Irish Nationalism sees no comparison between membership of the UK and the EU - they are quite different in the Irish experience. Irish Nationalism is a much broader church than it was 50 or 60 years ago and many of the English nationalist rhetorical arguments for leaving the EU simply don't wash in Ireland. Irish nationalism has evolved to a point where it is no possible to Irish and European, in the same way as it is possible to be Irish and British, Irish and Protestant, Irish and gay, or Irish and Black. We understand in Ireland that the EU is not replacing our identity with a European identity, it is asking us to add a common EU identity to our distinct national identity. In that context - and SF were slow to cop on to this - there is no difficulty for Irish nationalism and a United, shared Ireland, to be part of European Union. After all, a new united Ireland who have its Britishness and its Irishness side-by-side too.
'The UK is attempting what the Republicans called for themselves (except the UK are attempting it with a clear mandate)...separation from a rejected political union. I would have thought the Irish would understand that instinctively.'
The Irish know the limitations of 'independence', but apparently the British, or should I say the English, don't feel the Irish experience is worthy of consideration. You really think the UK is leaving the EU with a clear mandate? What was that mandate? And where is the evidence of it?
Indeed, the referendum has highlighted the crisis in the UK Demos: both the Scots and Northern Irish must leave the EU because of what is clearly seen outside the UK bubble as a crisis in the heart of English identity and English nationalism.
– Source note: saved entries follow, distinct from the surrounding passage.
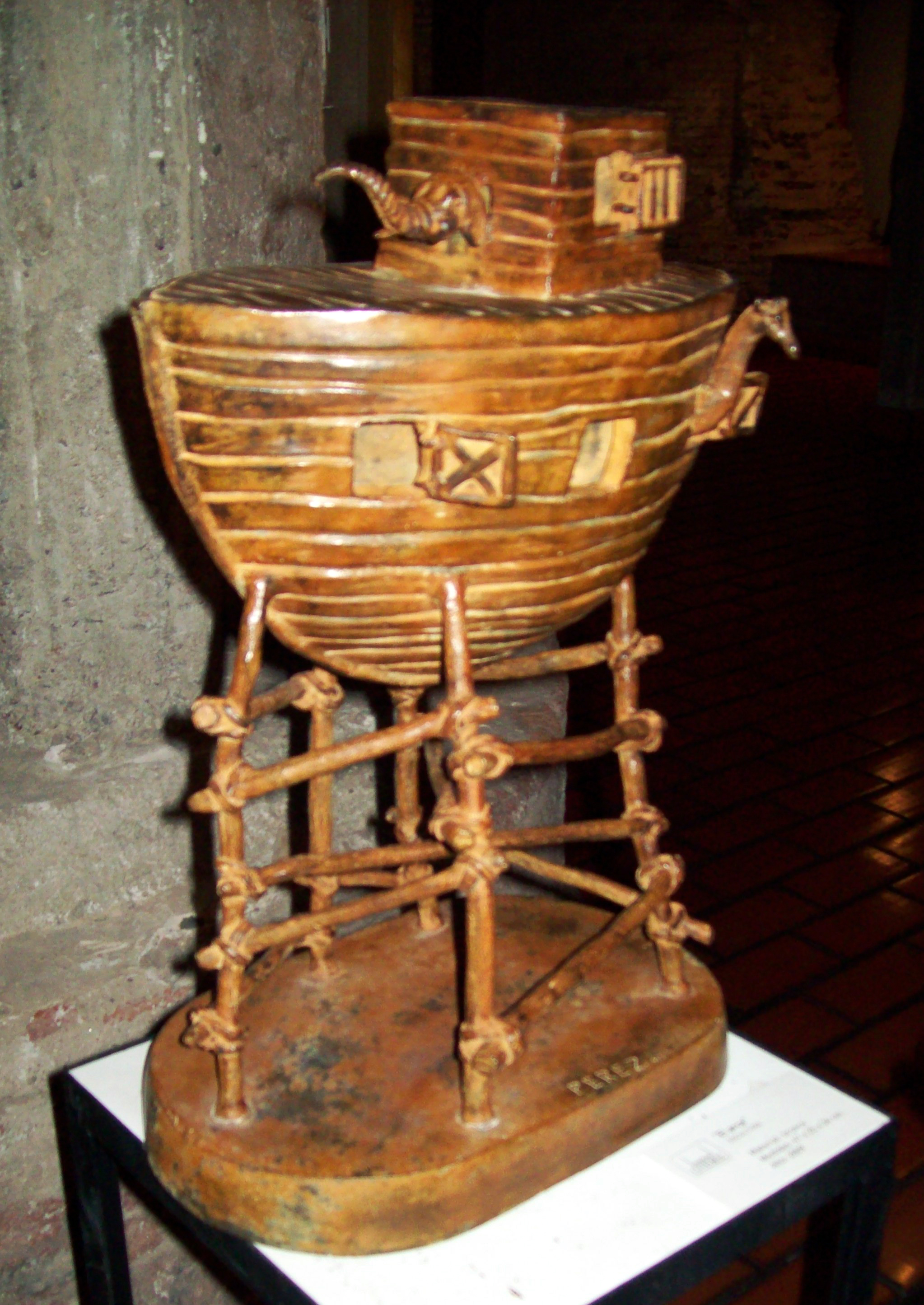 Escultura del Arca de Noé en bronce, presnete en el Museo de la Catedral de La Plata.
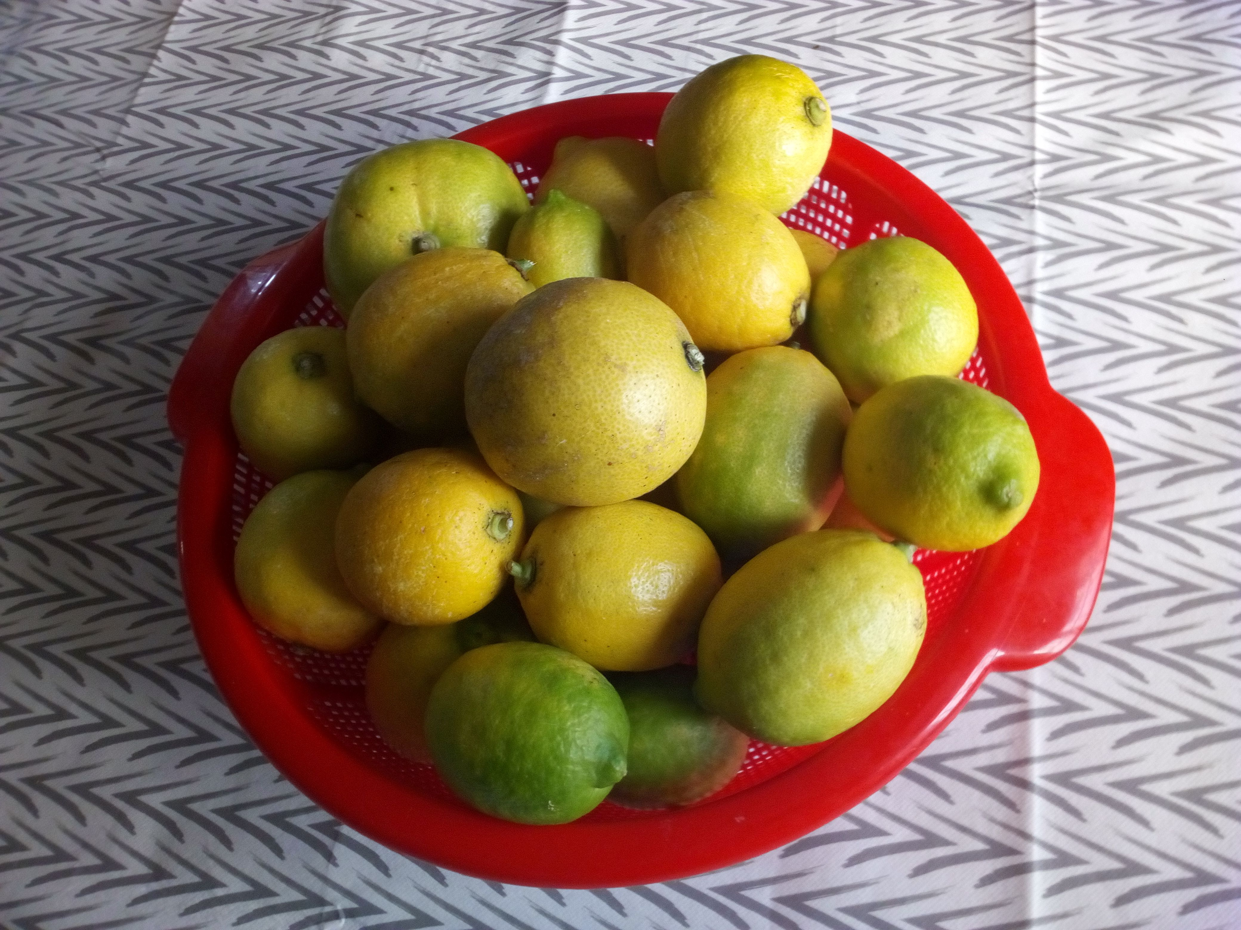 Citronaro en citronujo.
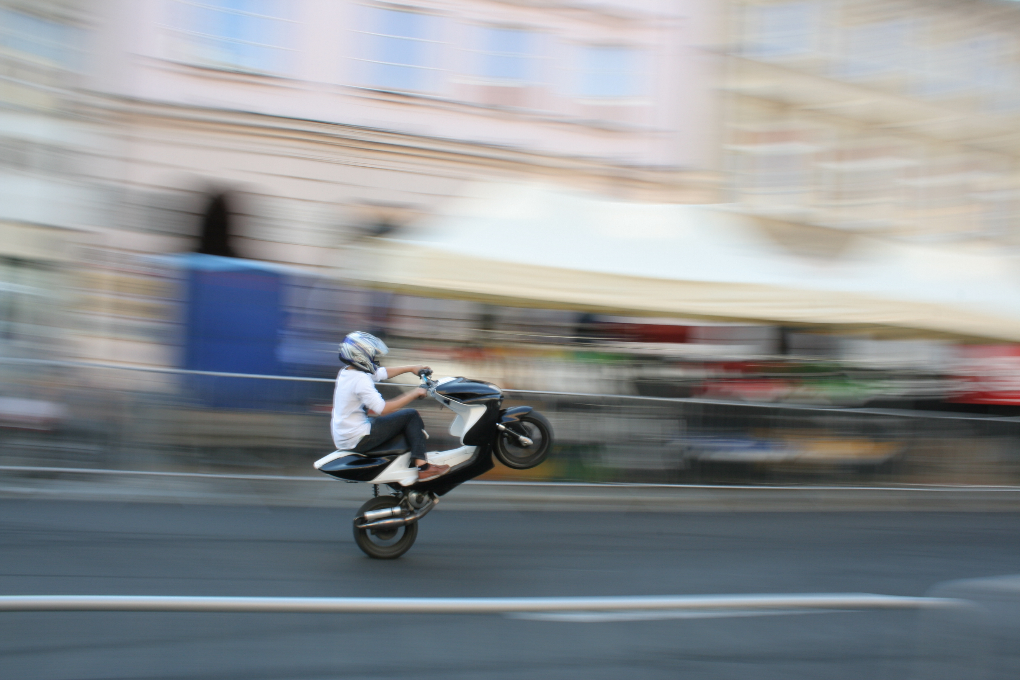 Panoramed motorcycle in Warsaw, Nowy Świat street
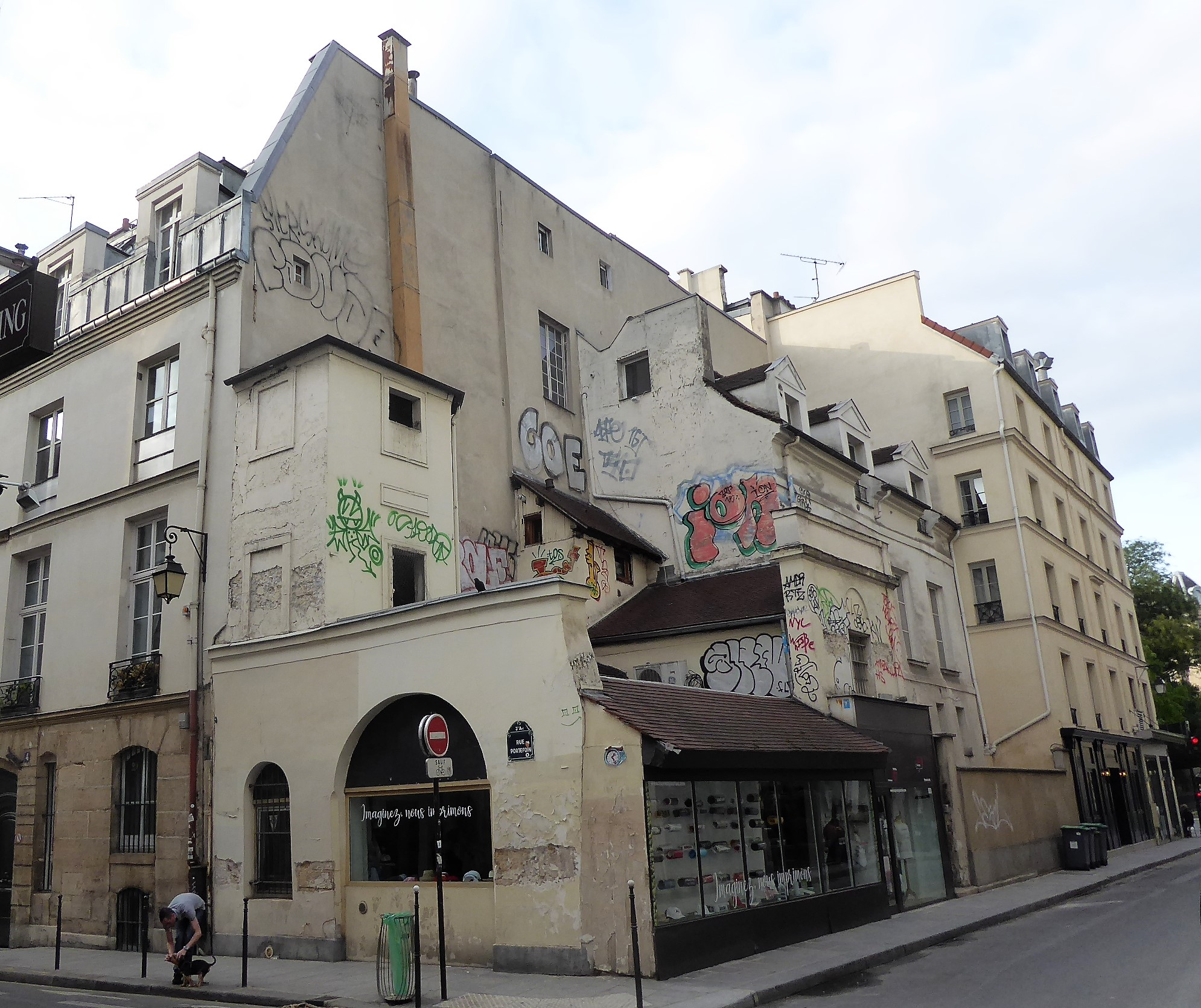 Rue des Archives angle rue Portefoin
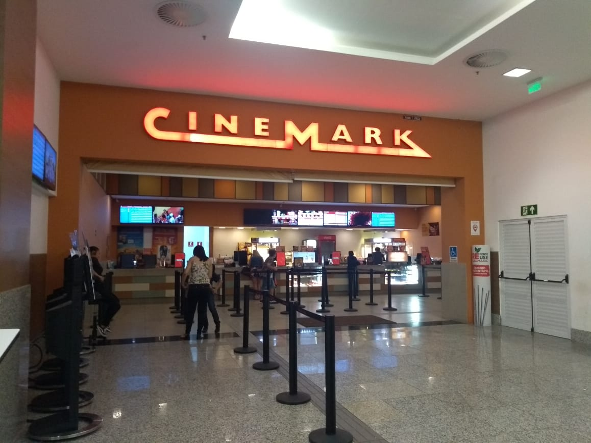 Imagens externas do Cinemark Boulevard Camaçari, localizado no shopping do mesmo nome da cidade de Camaçari, Bahia
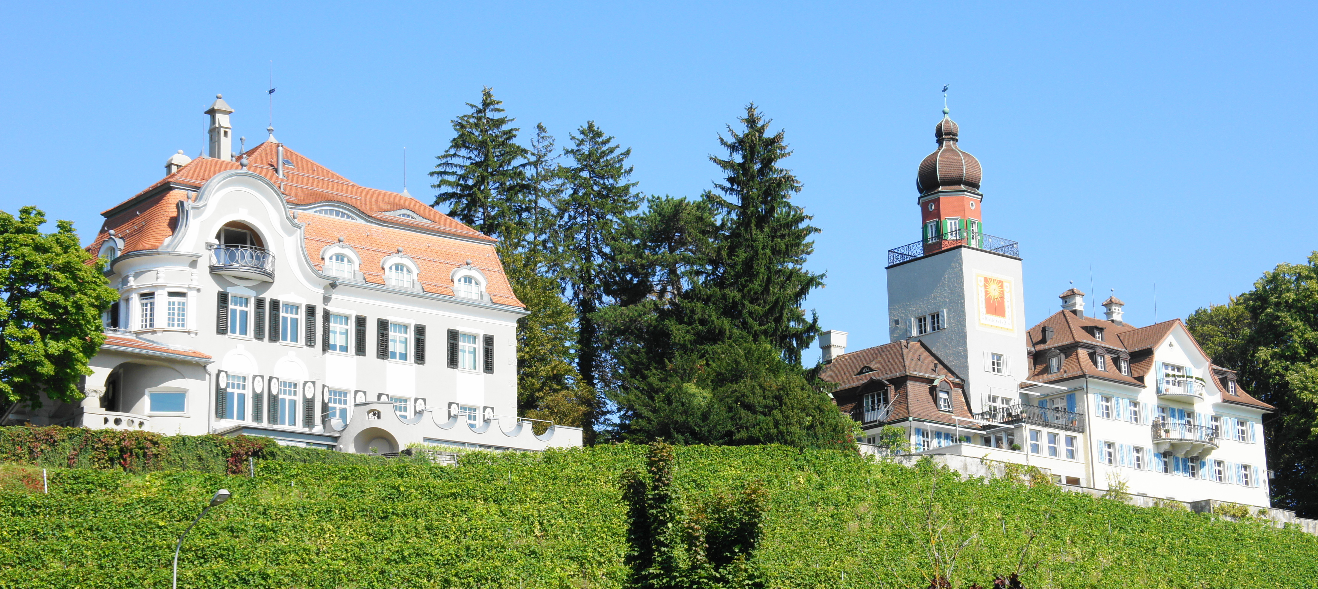 Jugendstilvilla, Schlossstrasse 211, in Balgach (links) Schloss Heerbrugg, Schlossstrasse 209, in Balgach (rechts)
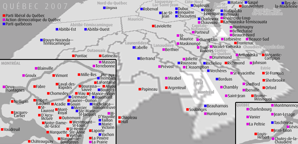 Carte indiquant les résultats par siège et par région des élections générales québécoises, 26 mars 2007. Infographie par Montréalais. Map displaying results by seat and region in the Quebec general election, 26 March 2007. Graphics by Montréalais.
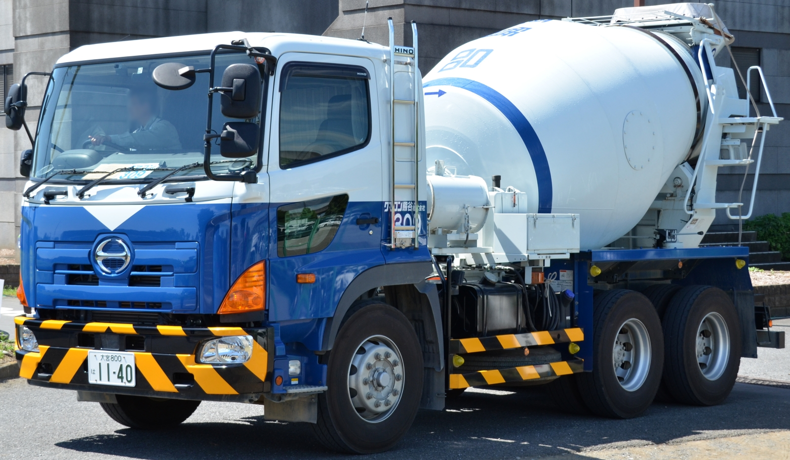 九都県市合同防災訓練に参加したクマコン熊谷のミキサー車
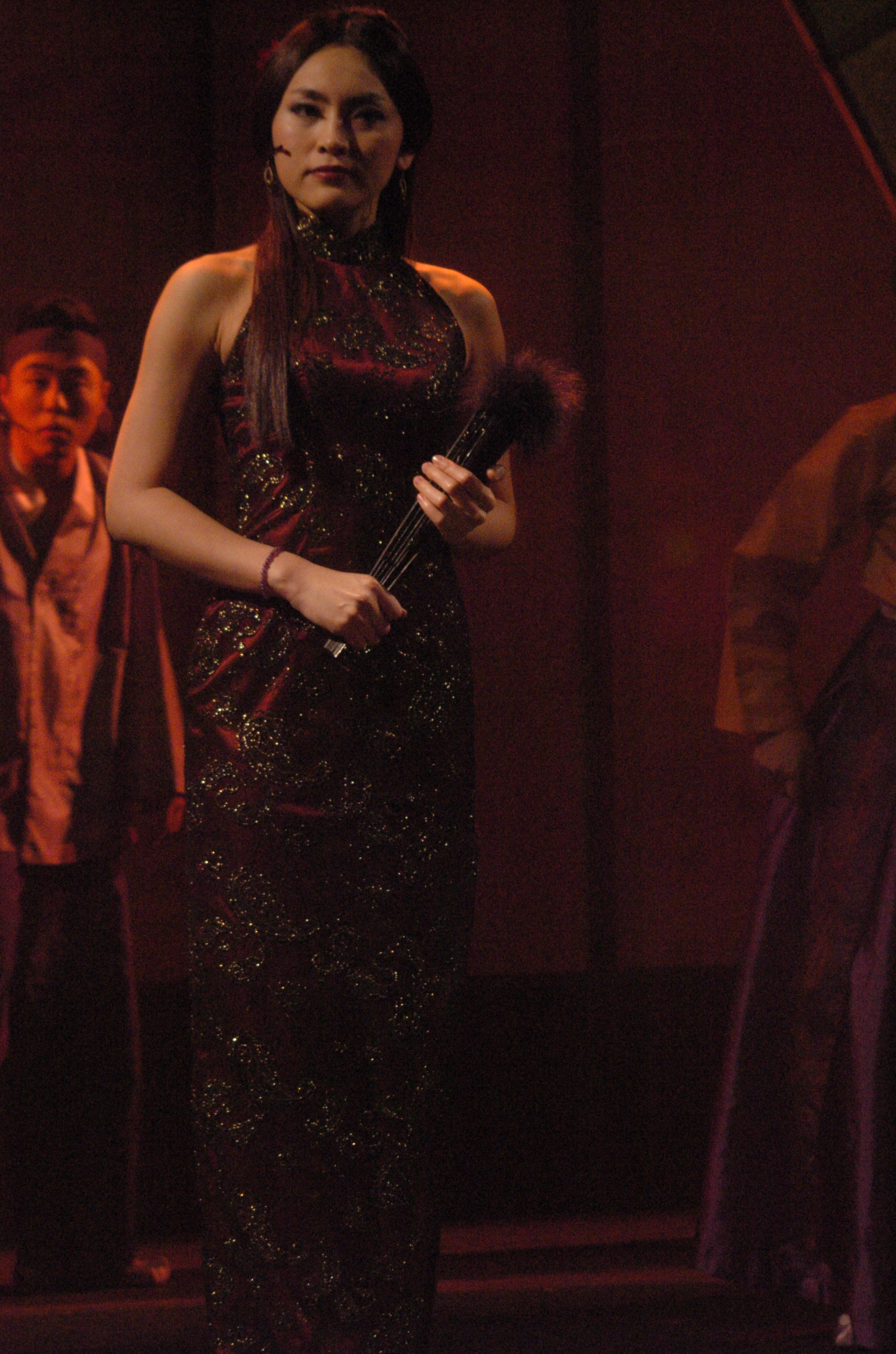 날아라박씨

England is behind Brexit - and yet English nationalism still cannot admit that England is its own country, and still conceals itself behind 'Britishness'. This is what we see from an Irish perspective, in no small part because of our history with English nationalism as part of the UK.
Irish nationalism was and is coherent. What is coherent about the English nationalism underpinning the UKs departure from the EU?
Brexit is utterly fascinating to watch, it is a pity there is so much at stake.